◆ Action item ◆
Aside from the pictures, copy the listing exactly.

Segment Start: Given material

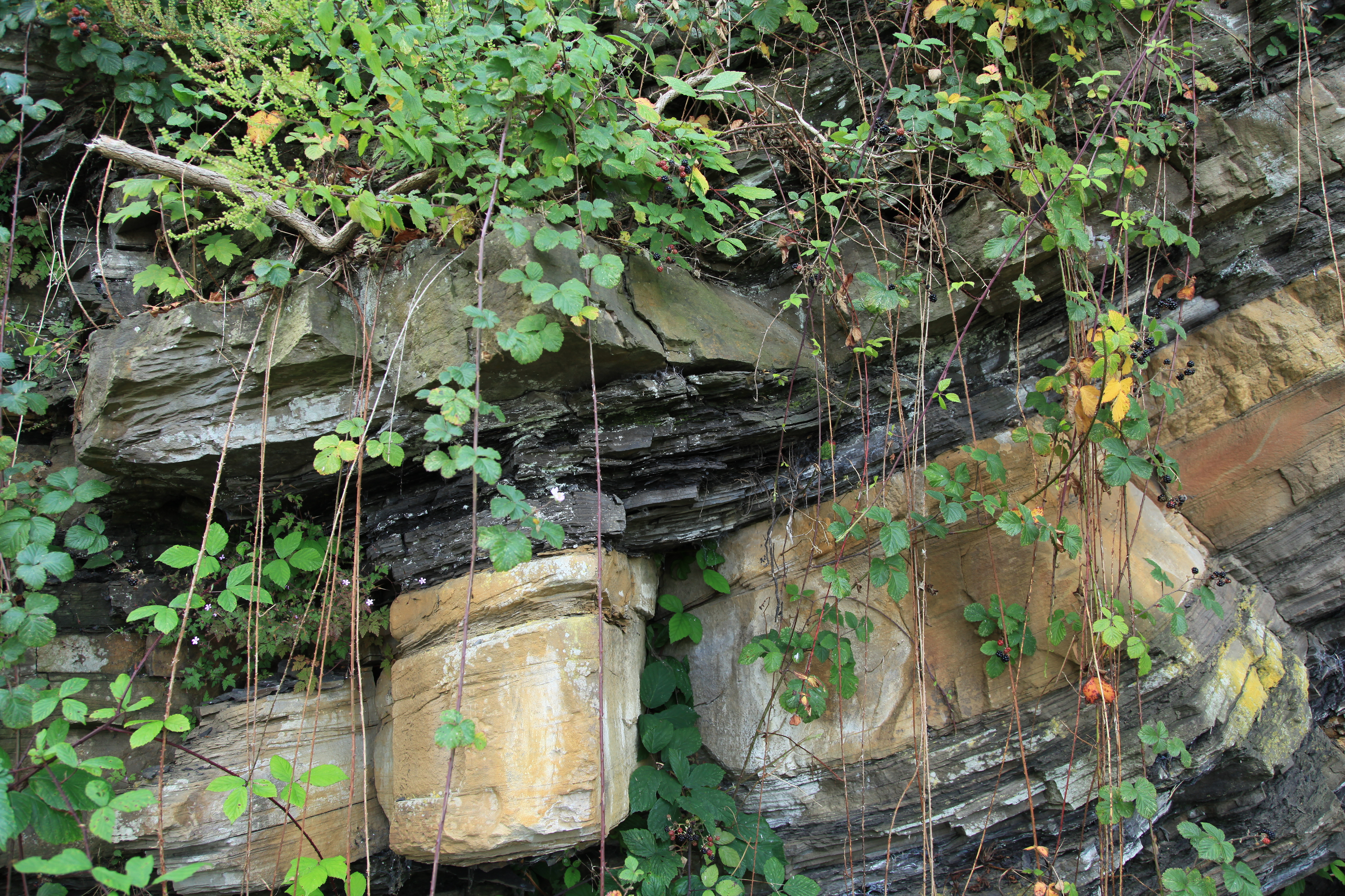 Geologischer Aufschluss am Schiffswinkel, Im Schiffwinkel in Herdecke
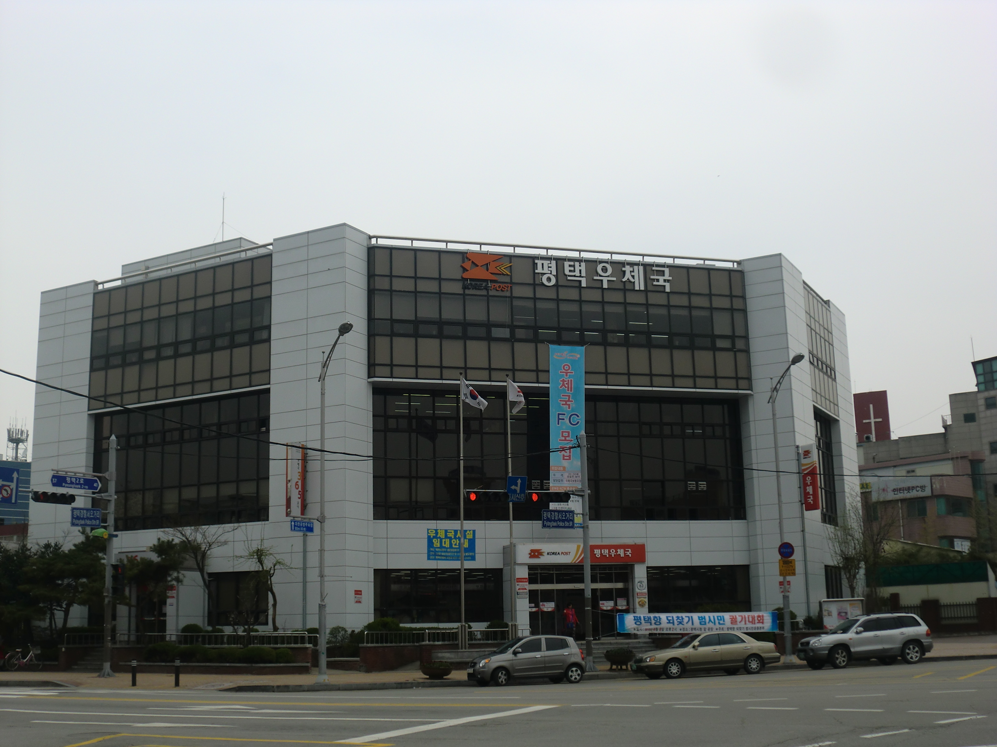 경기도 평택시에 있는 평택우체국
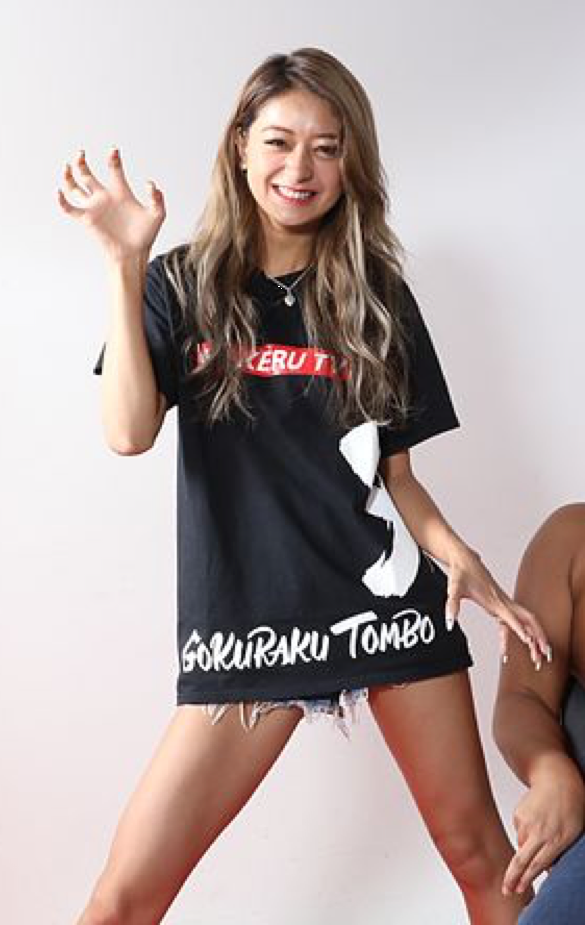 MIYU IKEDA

Segment End: Given material

◆ Solution to this exercise ◆
 Geologischer Aufschluss am Schiffswinkel, Im Schiffwinkel in Herdecke
 경기도 평택시에 있는 평택우체국
 MIYU IKEDA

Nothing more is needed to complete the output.